Twice this week, I've seen portions of two arguments, and two rulings, on the improper joinder demurrer. Since I did only see parts of the arguments, it would be unfair to report what I saw. I missed too much to be confident that anything I might describe would constitute a fair representation of what actually happened. Instead I'm going to present two hypotheticals that bear some similarities to what I saw, but that have also been changed in some significant particulars.

In the first hypothetical, the indictment is quite obviously improperly joined. One crime from one date, three crimes from another, and nothing about the crimes that made them similar. The state concedes that the counts are improperly joined, but simply moves to sever. The judge agrees and severs, and then denies the demurrer in light of the remedy which has been fashioned.

It's a practical solution, and the judge probably thinks he is taking a reasonable middle ground. But it also highlights the difference between the appellate courts and the trial courts: if I am right -- and the statutes do appear to be unambiguous -- that a demurrer is the only legislatively-approved remedy when counts are improperly joined -- then the COA will look at whether the judge has the power to sever under the statute, not whether severance is a reasonable solution. (You may recall that severance is -- per statute -- an appropriate remedy when the counts are properly joined but it would be too prejudicial to try them together.)

In some ways, losing the demurrer might be the best thing that would happen to this defendant. The counts are severed, meaning jury #1 won't hear about crime #2, #3 and #4, and jury #2 won't hear about crime #1, AND the Court of Appeals could still reverse any and all convictions because the trial judge was required to grant the demurrer. And of course by the time the COA rules, it would be too late (statute of limitations) to reindict.

The next hypothetical involves a high-speed chase that occurred after the police spotted the car a half-hour after a reported robbery. After reciting the facts of the case, the prosecutor's only argument for why the demurrer should be denied is that the Attempt to Elude is from the same criminal episode as the Robbery. (Assume that the defense attorney did NOT make the argument that the court was limited to the four corners of the indictment and therefore couldn't consider the prosecutor's recitation of the likely evidence.)

The defense attorney responds by citing Orchard v Mills, which says that a hit and run is from a different criminal episode than the duii/assault which immediately proceeded it. Orchard wasn't a joinder case, but involved determining separate criminal episodes for the purposes of consecutive sentences.

The judge asks the right question, "is the analysis for 'same criminal episodes' for determining consecutive sentences the same analysis you'd use in determining 'same act or transaction' for the purposes of joinder?"

The correct answer is "Yes." Give me five minutes and I can find you 20 cases that say so. Alas, the judge, ruling from his gut, answers his own question (according to my hypothetical) with, "no, probably not, because Oregon is a permissive joinder state." (In other words, that five minutes of research that would have been required to reach the correct answer, it was spent on something else.)

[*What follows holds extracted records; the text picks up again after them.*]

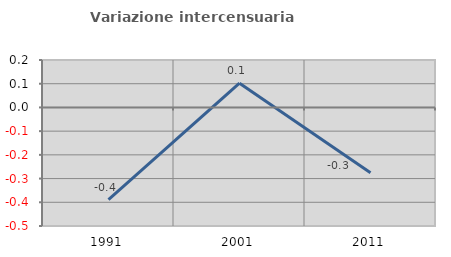
| Category | Variazione intercensuaria annua |
|---|---|
| 1991.0 | -0.389 |
| 2001.0 | 0.102 |
| 2011.0 | -0.276 |
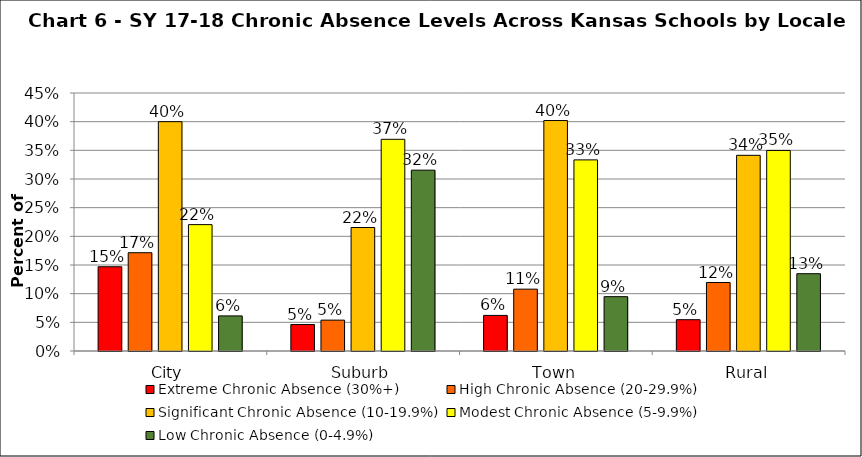
| Category | Extreme Chronic Absence (30%+) | High Chronic Absence (20-29.9%) | Significant Chronic Absence (10-19.9%) | Modest Chronic Absence (5-9.9%) | Low Chronic Absence (0-4.9%) |
|---|---|---|---|---|---|
| 0 | 0.147 | 0.171 | 0.4 | 0.22 | 0.061 |
| 1 | 0.046 | 0.054 | 0.215 | 0.369 | 0.315 |
| 2 | 0.062 | 0.108 | 0.402 | 0.333 | 0.095 |
| 3 | 0.055 | 0.119 | 0.341 | 0.35 | 0.135 |
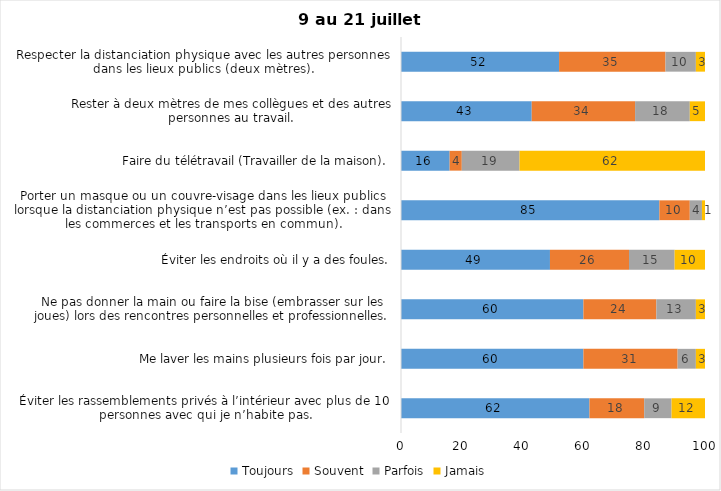
| Category | Toujours | Souvent | Parfois | Jamais |
|---|---|---|---|---|
| Éviter les rassemblements privés à l’intérieur avec plus de 10 personnes avec qui je n’habite pas. | 62 | 18 | 9 | 12 |
| Me laver les mains plusieurs fois par jour. | 60 | 31 | 6 | 3 |
| Ne pas donner la main ou faire la bise (embrasser sur les joues) lors des rencontres personnelles et professionnelles. | 60 | 24 | 13 | 3 |
| Éviter les endroits où il y a des foules. | 49 | 26 | 15 | 10 |
| Porter un masque ou un couvre-visage dans les lieux publics lorsque la distanciation physique n’est pas possible (ex. : dans les commerces et les transports en commun). | 85 | 10 | 4 | 1 |
| Faire du télétravail (Travailler de la maison). | 16 | 4 | 19 | 62 |
| Rester à deux mètres de mes collègues et des autres personnes au travail. | 43 | 34 | 18 | 5 |
| Respecter la distanciation physique avec les autres personnes dans les lieux publics (deux mètres). | 52 | 35 | 10 | 3 |

Again, the defendant may very well benefit from this ruling. If the demurrer wins in 2 1/2 years, it will have been more than 3 years since the robbery, and more than four years before the defendant would otherwise have been released. In other words, the defendant may get out much sooner than he would have under the plea offer, and he'll have no supervision.

You might be thinking, Mr. Scott's optimism is hardly justified. His demurrer is fairly novel. No appellate court has yet said that a demurrer is the proper remedy. And while that's true, and all appeals should be assumed lost until they are won, the statute is remarkably plain, notwithstanding how widely it is misunderstood. Furthermore, I've argued it a couple of times, and I've talked to attorneys who have both won it and lost it, and right now the state hasn't come up with a good or consistent response. Prosecutors have relied almost entirely on the judge's fear of the unknown, though a couple of judges did the heavy lifting, pushed past their assumptions, and ruled for the defendant. On the other hand, a few weeks ago I watched a judge deny the demurrer, and she really wasn't capable of explaining why she was denying it.

It's true that you never know how good an argument is until you've heard the counter-argument. I've heard a few counter-arguments now, and they've only served to make me more optimistic than ever.

If you want a copy of the latest version of the demurrer, please e-mail me, and I would be very happy to send it to you. If you want to ask if your indictment would justify the demurrer, I'd be happy to share my thoughts on that too.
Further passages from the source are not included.